L’AsnaV informe et prodigue ses conseils pour soigner l’amblyopie (perte de vision d’un oeil) dès le plus jeune âge

Soigner l’amblyopie (perte de vision d’un œil)

L’importance d’un dépistage et d’une prise en charge précoce

Paris, le 15 mai 2013 – Au lendemain de son Congrès, la Société Française d’Ophtalmologie (SFO) s’associe à l’AsnaV (Association nationale pour l’amélioration de la Vue) pour alerter le public, et en particulier les parents, sur la nécessité de déceler au plus tôt les anomalies de l’œil afin d’orienter à temps l’enfant vers le médecin ophtalmologiste et lui permettre de préserver le développement de sa vision.

 

L’amblyopie, perte de vision d’un œil qui aurait dû voir, touche 2 à 4% des enfants en France. Si une prise en charge de qualité n’est pas mise en place pendant les premières années de vie (dans l’idéal avant 4 ans et au plus tard avant 6 ans), cette mauvaise vision est définitive. Un dépistage précoce et bien fait est important et favorise la récupération.
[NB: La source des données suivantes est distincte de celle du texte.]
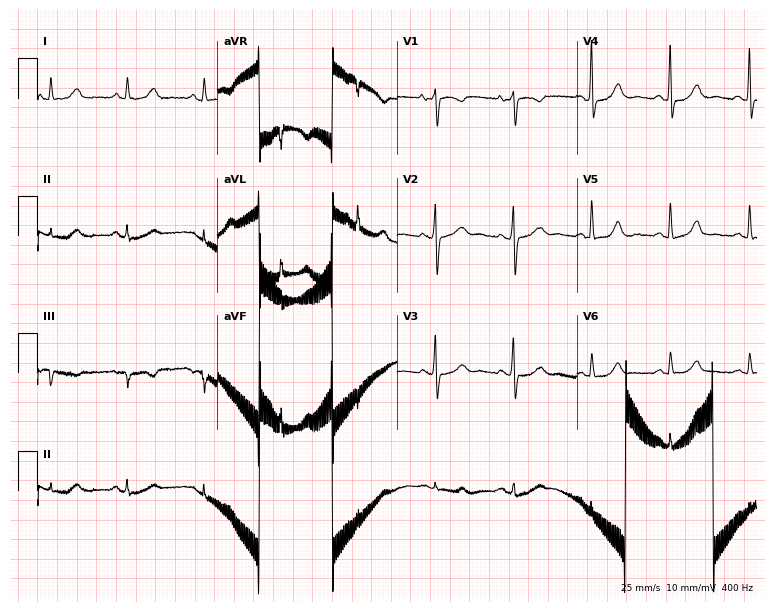
12-lead ECG (7.3-second recording at 400 Hz) from a 68-year-old female. Screened for six findings — first-degree AV block, right bundle branch block, left bundle branch block, sinus bradycardia, atrial fibrillation, sinus tachycardia — none is recorded.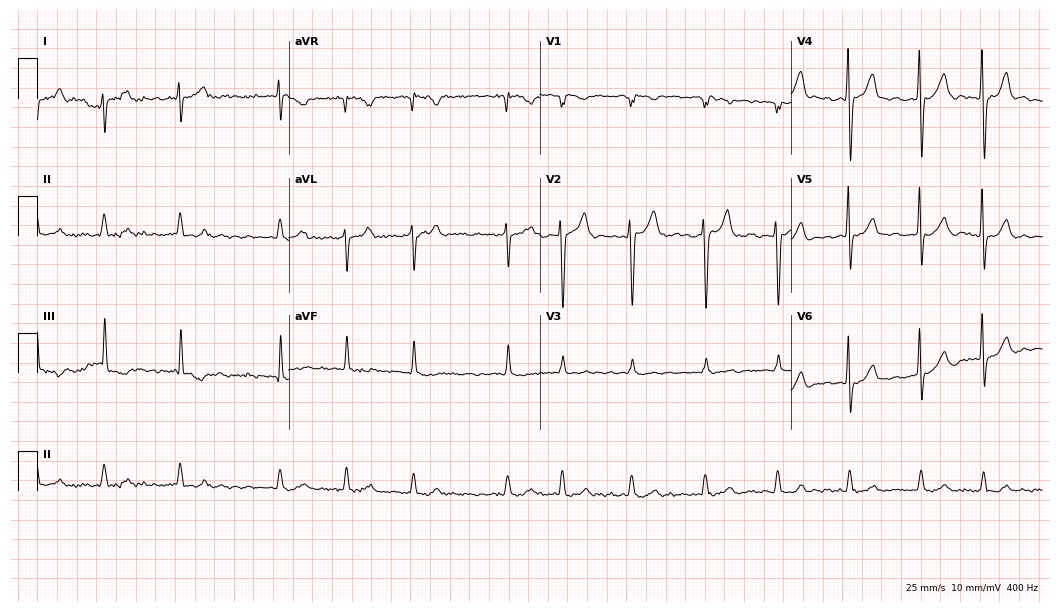
Resting 12-lead electrocardiogram (10.2-second recording at 400 Hz). Patient: a male, 85 years old. The tracing shows atrial fibrillation.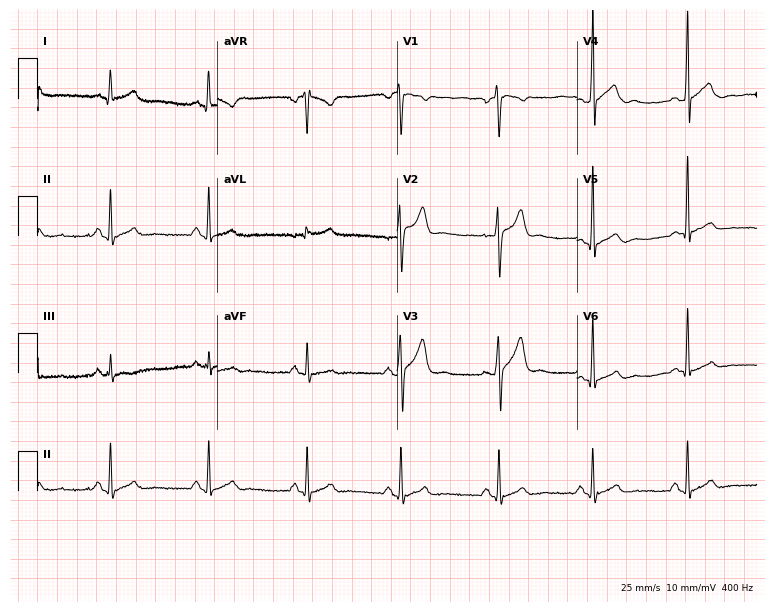
Electrocardiogram (7.3-second recording at 400 Hz), a male, 28 years old. Overall reading on record: normal ECG.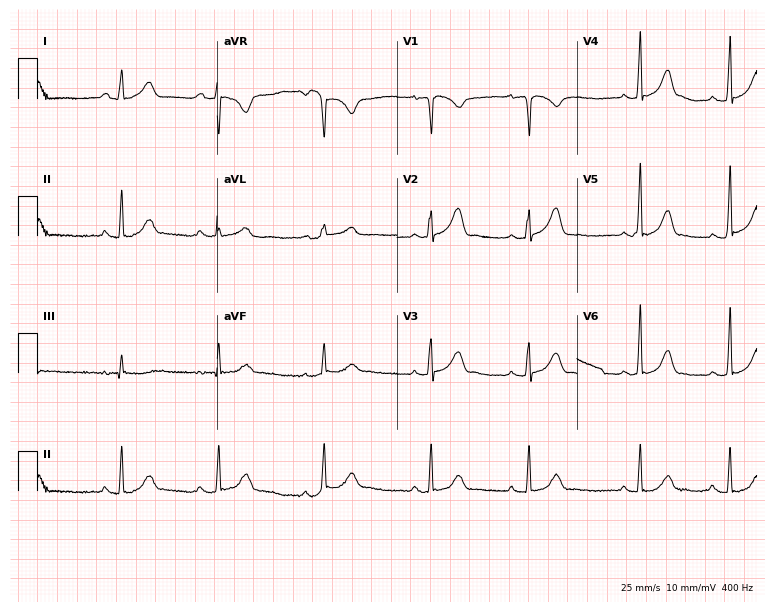
12-lead ECG from an 18-year-old female patient. No first-degree AV block, right bundle branch block (RBBB), left bundle branch block (LBBB), sinus bradycardia, atrial fibrillation (AF) or sinus tachycardia recorded for this tracing.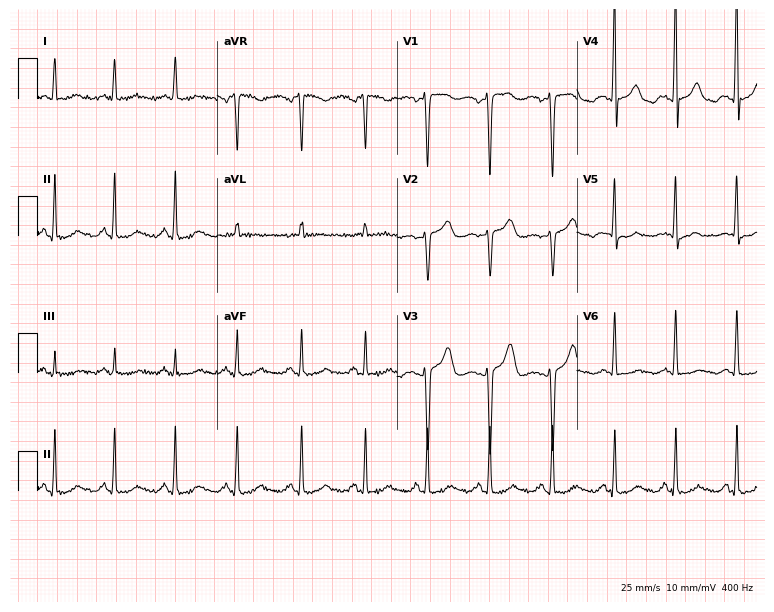
ECG — a female patient, 46 years old. Labelled as a normal ECG.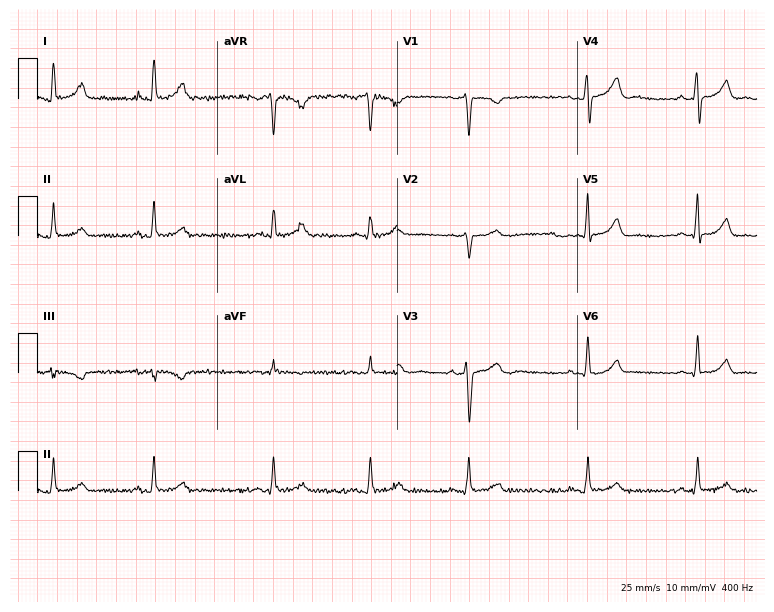
12-lead ECG from a woman, 48 years old. No first-degree AV block, right bundle branch block, left bundle branch block, sinus bradycardia, atrial fibrillation or sinus tachycardia recorded for this tracing.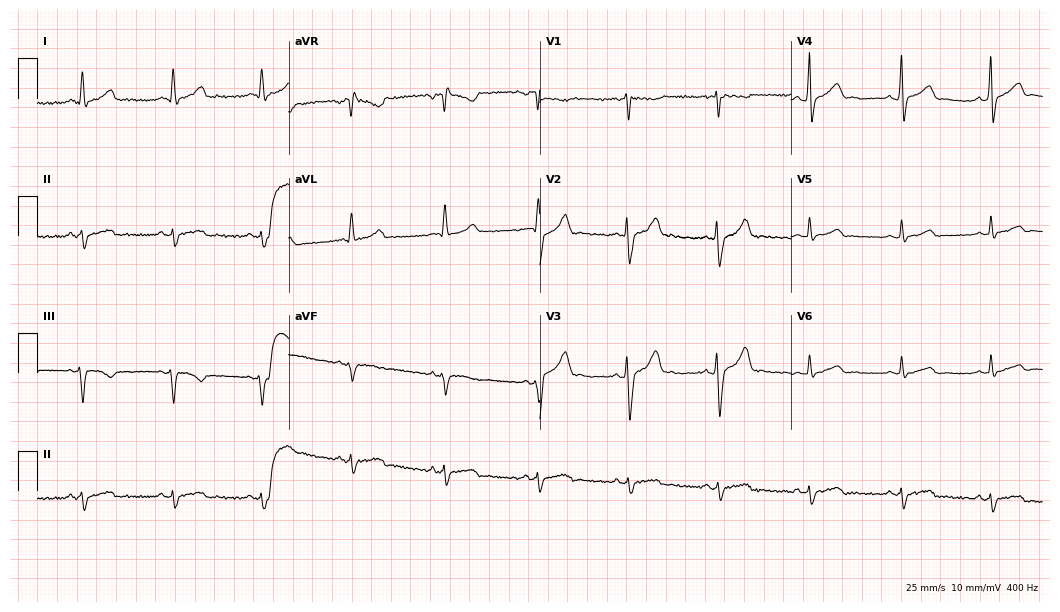
ECG — a male, 37 years old. Screened for six findings — first-degree AV block, right bundle branch block, left bundle branch block, sinus bradycardia, atrial fibrillation, sinus tachycardia — none is recorded. Other findings, if any, are not listed.

Explications par le Professeur Alain Pechereau, ophtalmologiste à Nantes.

 

Pourquoi intervenir dans les premiers mois / années de la vie est essentiel ?

L’enfant naît avec une acuité visuelle très basse : 1/50. Cette mauvaise acuité visuelle est liée à une immaturité de tous les composants de la voie visuelle ascendante. L’acuité visuelle va se développer progressivement pendant les premières années de vie. Sur une base innée, on apprend strictement à voir. Il s’agit d’un véritable apprentissage qui dépend de la qualité des images envoyées au cerveau.
L’âge auquel les enfants répondent aux fameux 10/10, est assez variable mais à 6 ans pratiquement tous les enfants répondent aux 10/10. D’autres fonctions s’installent beaucoup plus rapidement. La reconnaissance des visages, celui de la maman, en particulier, se met en place dès la troisième semaine de vie. La vision binoculaire normale qui permet de voir le relief, se met en place de façon presque mature vers le quatrième mois de vie.

 

Quelles sont les conditions pour que la vision de chaque œil soit bonne ?

Il faut deux conditions :

  • · Que le cortex visuel (la partie du cerveau qui traite l’information provenant des deux yeux) reçoive une image nette et de même taille de chaque œil.
  • · Que les deux fovéolas (la partie de la rétine qui permet les 10/10) regardent le même objet. En d’autres termes, qu’il n’y ait pas de strabisme.

 

Quels dépistages/examens de la vision doivent être effectués chez un jeune enfant ?

Les examens prévus dans le carnet de santé sont suffisants. Il suffit qu’ils soient faits et bien faits. Les deux tests essentiels pour un professionnel non spécialisé sont :

  • · La manœuvre d’occlusion (avec la main ou mieux avec un pansement). Elle compare le comportement de l’enfant quand on cache un œil puis l’autre. Le comportement doit être symétrique. Si ce n’est pas le cas, il faut demander un avis spécialisé.
  • · Le cover-test. En attirant l’attention de l’enfant par un petit jouet ou une lumière pas trop éblouissante, on cache un œil puis l’autre. Il ne doit pas y avoir de mouvements des yeux. Si l’on constate un mouvement d’un ou des deux yeux, il faut demander un avis spécialisé.

Ces deux méthodes peuvent être utilisées à tout âge. Deux autres tests plus spécialisés sont plus performants :

  • · Vers 3 à 4 ans la mesure de l’acuité visuelle, d’abord de près puis de loin, en préférant cette dernière qui est beaucoup plus précise.
  • · L’évaluation de la réfraction par un réfractomètre automatique portable qui permet de déceler les anomalies réfractives (astigmatisme, myopie et hypermétropie) responsables d’une mauvaise vision.

 

Quel est l’intérêt de dépister tôt ?

Plus on dépiste tôt, plus le traitement est efficace, simple et rapide. Avant 4 ans, la récupération est presque totale (95 % des cas). Après 6 ans, elle est beaucoup plus faible (20 %). Après 8 à 10 ans, elle est nulle.
Quel est le rapport entre l’amblyopie et le strabisme ?

Le strabisme et l’amblyopie sont étroitement liés. Dès que l’on a un strabisme, on voit double même si l’on n’en a pas conscience. Pour lutter contre cette vision double, le cerveau de l’enfant va oublier l’image d’un œil d’abord temporairement puis définitivement. C’est pourquoi la moitié des strabismes ont une amblyopie.

Devant tout strabisme permanent, il faut craindre l’amblyopie et avoir un rendez-vous de consultation spécialisée rapidement.